Research Paper on Drug Use Sexual Deviance Assignment

'the victim was simply a source of information about the offending behavior, or a witness when the case was heard in court' (Maguire and Pointing, 1988).

The introduction of victimology as a discipline has helped in shedding some light on the study of what happens to the victims of rape or any other crime. The study categorically points out that it is very important to understand any form of crime through a process that does not fully concentrate on the offender but also looking at the victim situation at length. In order to understand what causes male to male rape, it is important to remember or rather to invoke the process of analyzing the role and contribution of the perpetrator as well as those that have been contributed by the victim towards their own victimization. This can be summed up using the statement by Fattah (1994) which suggested that victimology's perspective reveals that it is possible to come up with a dynamic model that encompasses the motives of the perpetrator as well as the attitude of the victim.

Types of offenders

There are generally two types of rape offenders according to Hazelwood and Warren (2000).These are:

The impulsive offender:

These are considered to be unsophisticated criminally and are to a large extent reactive in terms of their victim selection as well as behaviour at the rape scene. They do have a quite diverse criminal history with significant levels of physical violence coupled with generic sexual orientations.

The ritualistic offender:

This one has a very diverse and yet paraphilic interest with a pervasive as well as a defining life based on fantasy. This type of offender and has crime scene behaviours that possess a high level of planning and execution.

Causes of rape

Different schools of thought exist in the explanation of rape.

Early theories

The early theories of rape explained it in terms of certain factors that were deemed 'uncontrollable'

These uncontrollable factors included:

Internal factors such as uncontrollable sexual impulse, under-developed ego and unresolved sexual childhood desires

External factors such as the placing of the blame on the victim's behaviour, his mother or his wife.

This category of early theories is criticized for having very little empirical support as well as having methodological problems.

Criticisms: little empirical support, methodological problems

The Second wave feminist theories

These theories had the following view points.

They viewed rape as an actual act of violence as outlined by Brownmiller (1975) who described rape as '… nothing more or less than a conscious process of intimidation by which all men keep all women in a state of fear' (Brownmiller,1975;pg 15).

This group of theories viewed rape as a heterosexual as depicted in the work of Catherine MacKinnon.

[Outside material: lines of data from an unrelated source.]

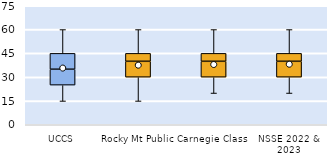
| Category | 25th | 50th | 75th |
|---|---|---|---|
| UCCS | 25 | 10 | 10 |
| Rocky Mt Public | 30 | 10 | 5 |
| Carnegie Class | 30 | 10 | 5 |
| NSSE 2022 & 2023 | 30 | 10 | 5 |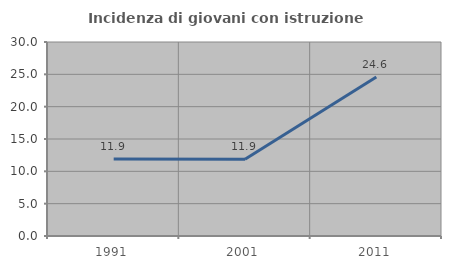
| Category | Incidenza di giovani con istruzione universitaria |
|---|---|
| 1991.0 | 11.894 |
| 2001.0 | 11.881 |
| 2011.0 | 24.599 |

MacKinnon (2006) argued that there is an element of force in any hetero-sex. However, only in cases where this force exceeds the one considered by men as being of 'normal level' is the act referred to as rape.

Social learning

The social learning theorist's perspective on rape is that it is acquired behaviour. The behaviour can be acquired through:

1. Modelling such as the aping of rape scenes from websites and films

2. Linking of sex with certain amount of violence as depicted in pornography

3. The beliefs of rape as myths

4. The desensitization of rape as a form of violence due to its prevalence on televisions and video games

Studies have also indicated that there is a link between the acceptance of rape myths and the various cases of reported participation in rape.

Socio-cultural reasons

The socio-cultural aspects of rape incidents can best be illustrated via the work of Scully (1990) who interviewed several convicted rapists and found out that they never had significant difference from the other offenders

Mills (1940) also pointed out the aspect and role of vocabulary of motive. This vies was shared by Scully (1990, pg. 98) who pointed out that an integral element of learning how to rape has an inclusion of the mastery of the various vocabulary that can effectively be utilized (for the wrong reasons) to explain this form of sexual violence against women in a manner which is socially acceptable. In Scully's view the men who participated in rape considered it a slow risk act which has high rewards attached to it. In fact they considered rape as an 'act of normal deviance' (Scully, 1990, pg. 63).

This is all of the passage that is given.